ESXi650-202102102-SG
Patch Category Security
Patch Severity Important
Host Reboot Required Yes
Virtual Machine Migration or Shutdown Required Yes
Affected Hardware N/A
Affected Software N/A
VIBs Included VMW_bootbank_net-e1000_8.0.3.1-5vmw.650.3.153.17459147
PRs Fixed  N/A
Related CVE numbers N/A

This patch updates the net-e1000 VIB.

    ESXi650-202102103-SG
    Patch Category Security
    Patch Severity Moderate
    Host Reboot Required No
    Virtual Machine Migration or Shutdown Required No
    Affected Hardware N/A
    Affected Software N/A
    VIBs Included VMware_locker_tools-light_6.5.0-3.153.17459147
    PRs Fixed  2687436
    Related CVE numbers N/A

    This patch updates the tools-light VIB to resolve the following issue:

    • The following VMware Tools ISO images are bundled with ESXi 650-202102001:

      • windows.iso: VMware Tools 11.2.1 supports Windows 7 SP1 or Windows Server 2008 R2 SP1 and later.
      • linux.iso: VMware Tools 10.3.23 ISO image for Linux OS with glibc 2.11 or later.

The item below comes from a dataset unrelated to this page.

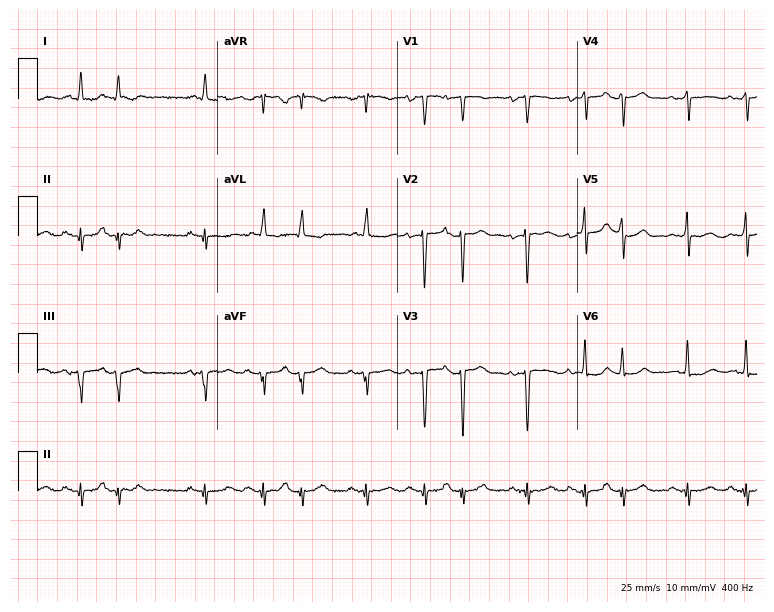
Electrocardiogram, a woman, 84 years old. Of the six screened findings (first-degree AV block, right bundle branch block, left bundle branch block, sinus bradycardia, atrial fibrillation, sinus tachycardia), none is recorded.

      The following VMware Tools ISO images are available for download:

      • VMware Tools 10.0.12:
        • winPreVista.iso: for Windows 2000, Windows XP, and Windows 2003.
        • linuxPreGLibc25.iso: for Linux OS with a glibc version less than 2.5.
      • VMware Tools 11.0.6:
        • windows.iso: for Windows Vista (SP2) and Windows Server 2008 Service Pack 2 (SP2).
      • solaris.iso: VMware Tools image 10.3.10 for Solaris.
      • darwin.iso: Supports Mac OS X versions 10.11 and later.

      Follow the procedures listed in the following documents to download VMware Tools for platforms not bundled with ESXi:

    ESXi-6.5.0-20210204001-standard
    Profile Name ESXi-6.5.0-20210204001-standard
    Build For build information, see the top of the page.
    Vendor VMware, Inc.
    Release Date February 4, 2021
    Acceptance Level PartnerSupported
    Affected Hardware N/A
    Affected Software N/A
    Affected VIBs
    • VMware_bootbank_vsan_6.5.0-3.157.17299463
    • VMware_bootbank_vsanhealth_6.5.0-3.157.17299464
    • VMware_bootbank_esx-base_6.5.0-3.157.17477841
    • VMware_bootbank_esx-tboot_6.5.0-3.157.17477841
    • VMW_bootbank_nvme_1.2.2.28-4vmw.650.3.157.17477841
    PRs Fixed 2571797, 2614876, 2641918, 2649146, 2665433, 2641030, 2643261, 2600691, 2609377, 2663642, 2686646, 2657658, 2610707, 2102346, 2601293, 2678799, 2666929, 2672518, 2677274, 2651994, 2683360, 2634074, 2621142, 2587398, 2649283, 2647832, 2658926
    Related CVE numbers N/A
    • This patch updates the following issues:

      • If you edit the settings of a running virtual machine to change an existing virtual CD/DVD drive to become a client device, in some cases, the virtual machine powers off and gets into an invalid state. You cannot power on or operate the virtual machine after the failure. In the hostd.log, you see an error such as:
        Expected permission (3) for /dev/cdrom/mpx.vmhba2:C0:T7:L0 not found.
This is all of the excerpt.